Experimental results show improved performance and efficiency.
Abstract
Discrete diffusion models have recently gained significant attention due to their ability to process complex discrete structures for language modeling. However, fine-tuning these models with policy gradient methods, as is commonly done in Reinforcement Learning from Human Feedback (RLHF), remains a challenging task.
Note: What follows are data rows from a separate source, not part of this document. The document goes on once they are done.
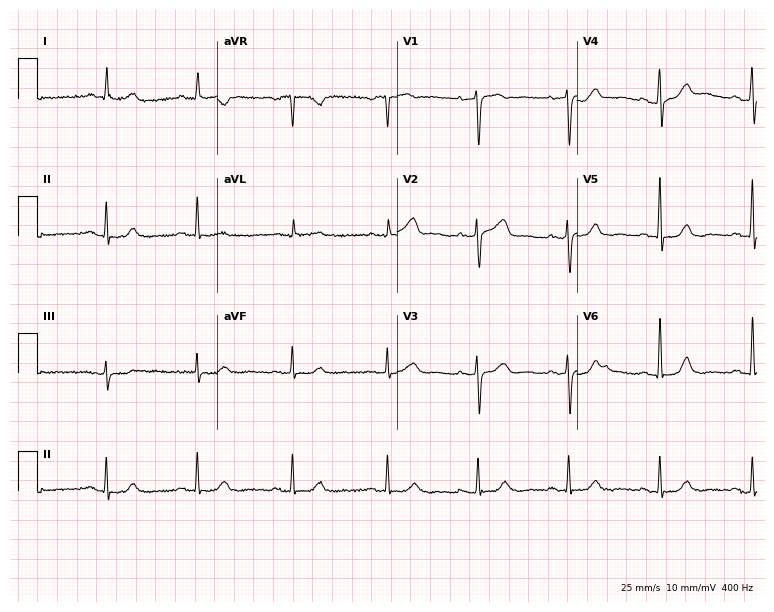
Standard 12-lead ECG recorded from a woman, 64 years old. Read as a normal ECG.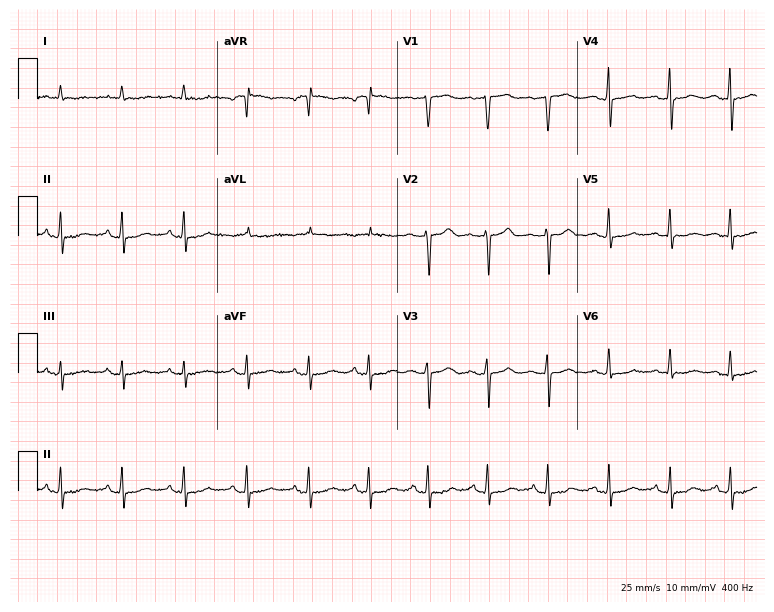
12-lead ECG from a female patient, 44 years old. No first-degree AV block, right bundle branch block, left bundle branch block, sinus bradycardia, atrial fibrillation or sinus tachycardia recorded for this tracing. Other findings, if any, are not listed.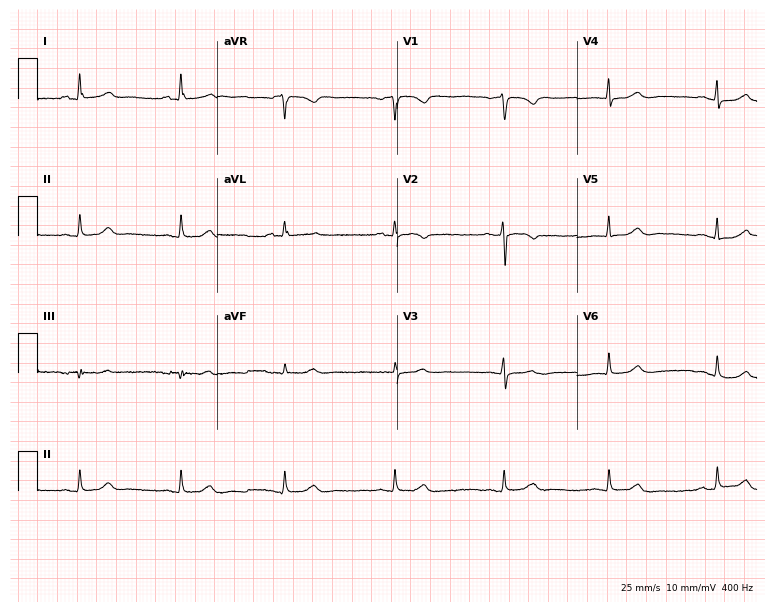
Standard 12-lead ECG recorded from a female, 59 years old. Read as a normal ECG.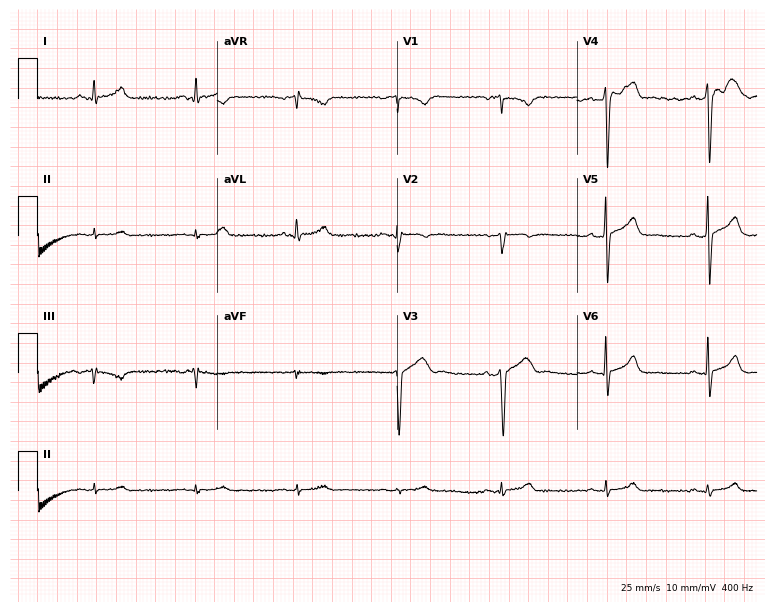
Standard 12-lead ECG recorded from a 37-year-old male patient (7.3-second recording at 400 Hz). Read as a normal ECG.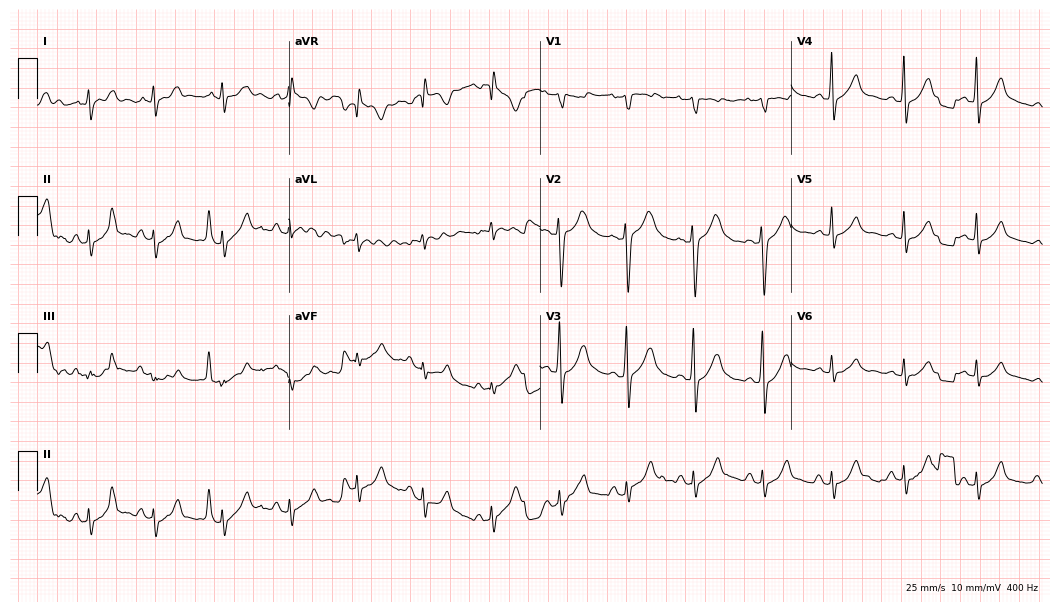
Resting 12-lead electrocardiogram. Patient: a male, 28 years old. Read as a normal ECG.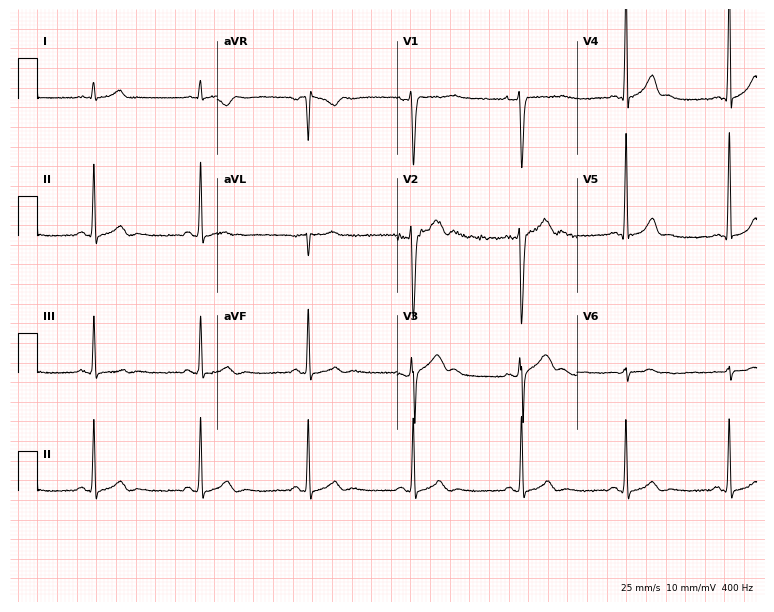
Standard 12-lead ECG recorded from a 30-year-old male patient. None of these six findings is recorded: first-degree AV block, right bundle branch block (RBBB), left bundle branch block (LBBB), sinus bradycardia, atrial fibrillation (AF), sinus tachycardia.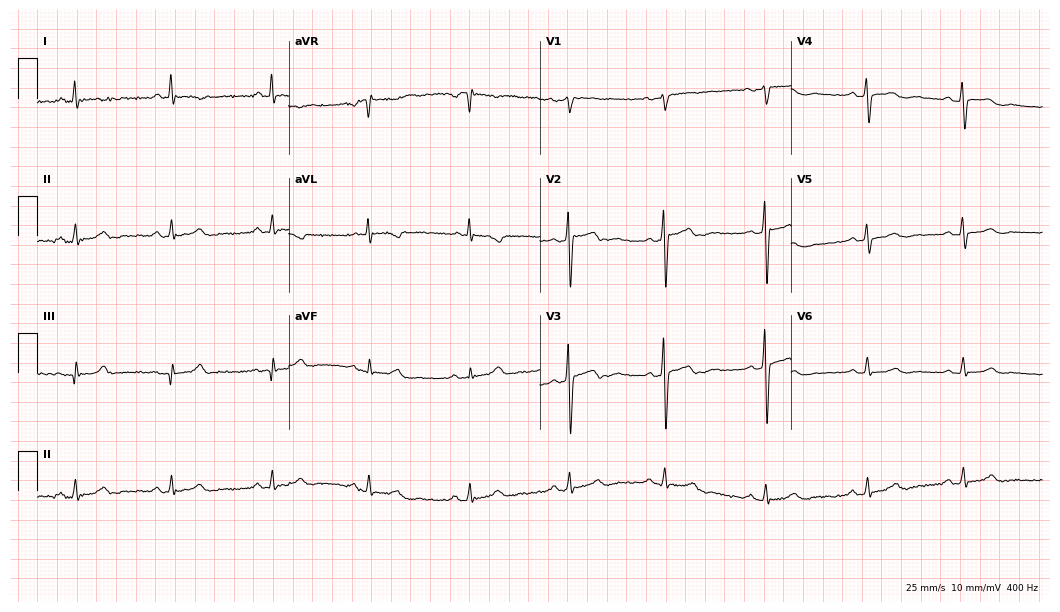
ECG — a female, 53 years old. Screened for six findings — first-degree AV block, right bundle branch block, left bundle branch block, sinus bradycardia, atrial fibrillation, sinus tachycardia — none is recorded. Other findings, if any, are not listed.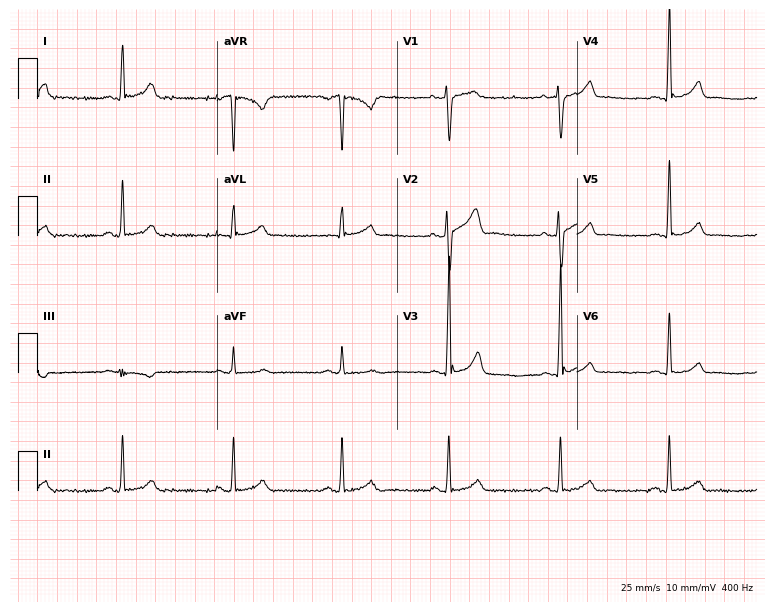
Standard 12-lead ECG recorded from a 35-year-old male patient. Read as a normal ECG.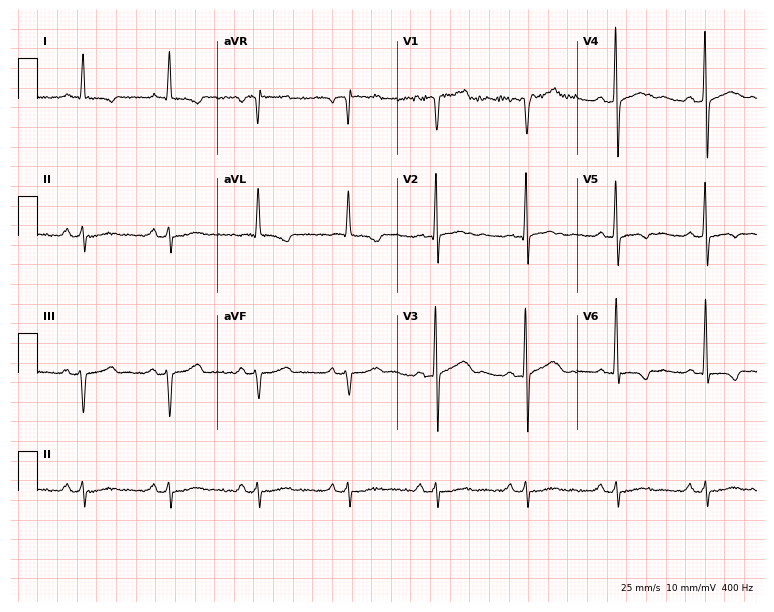
12-lead ECG from a 76-year-old male patient (7.3-second recording at 400 Hz). No first-degree AV block, right bundle branch block, left bundle branch block, sinus bradycardia, atrial fibrillation or sinus tachycardia recorded for this tracing. Only these six findings were labelled.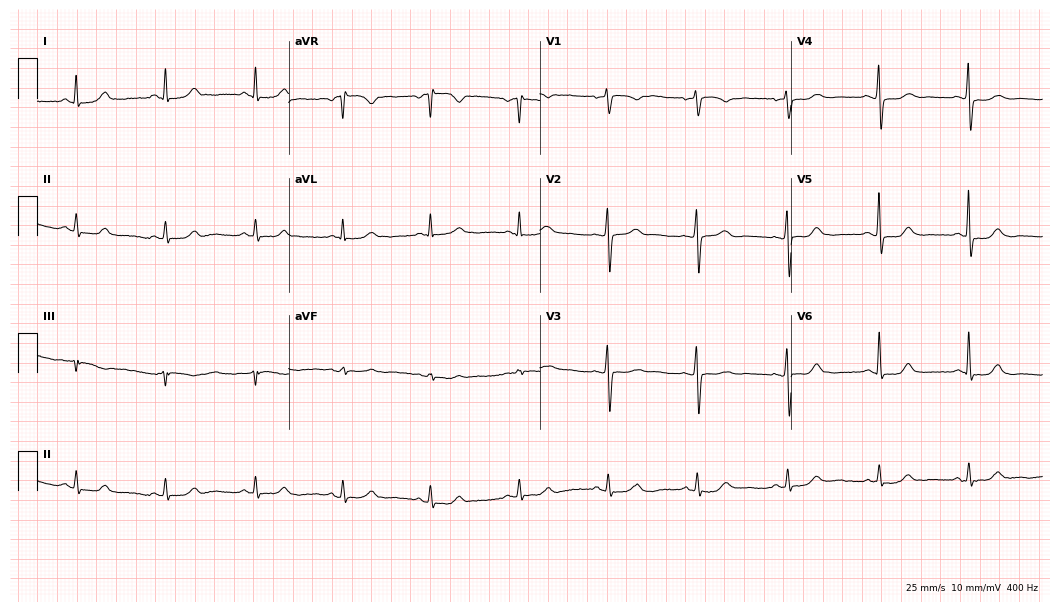
12-lead ECG from a 54-year-old woman. Recorded interpretation: within normal limits.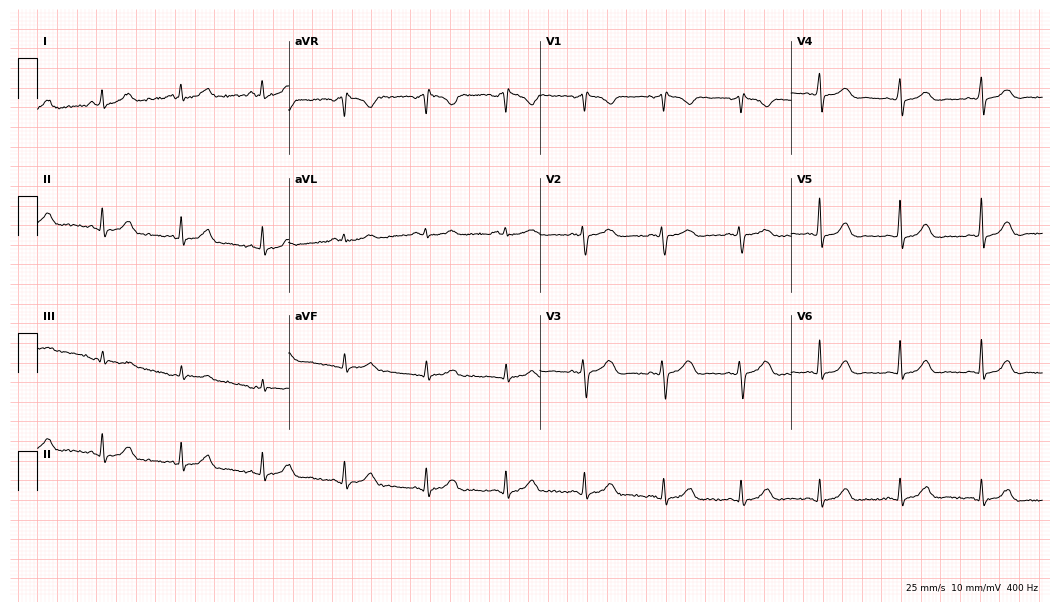
Standard 12-lead ECG recorded from a 45-year-old woman (10.2-second recording at 400 Hz). Read as a normal ECG.

We propose an efficient, broadly applicable, and theoretically justified policy gradient algorithm, called Score Entropy Policy Optimization (\SEPO), for fine-tuning discrete diffusion models over non-differentiable rewards. Our numerical experiments across several discrete generative tasks demonstrate the scalability and efficiency of our method. Our code is available at https://github.com/ozekri/SEPO.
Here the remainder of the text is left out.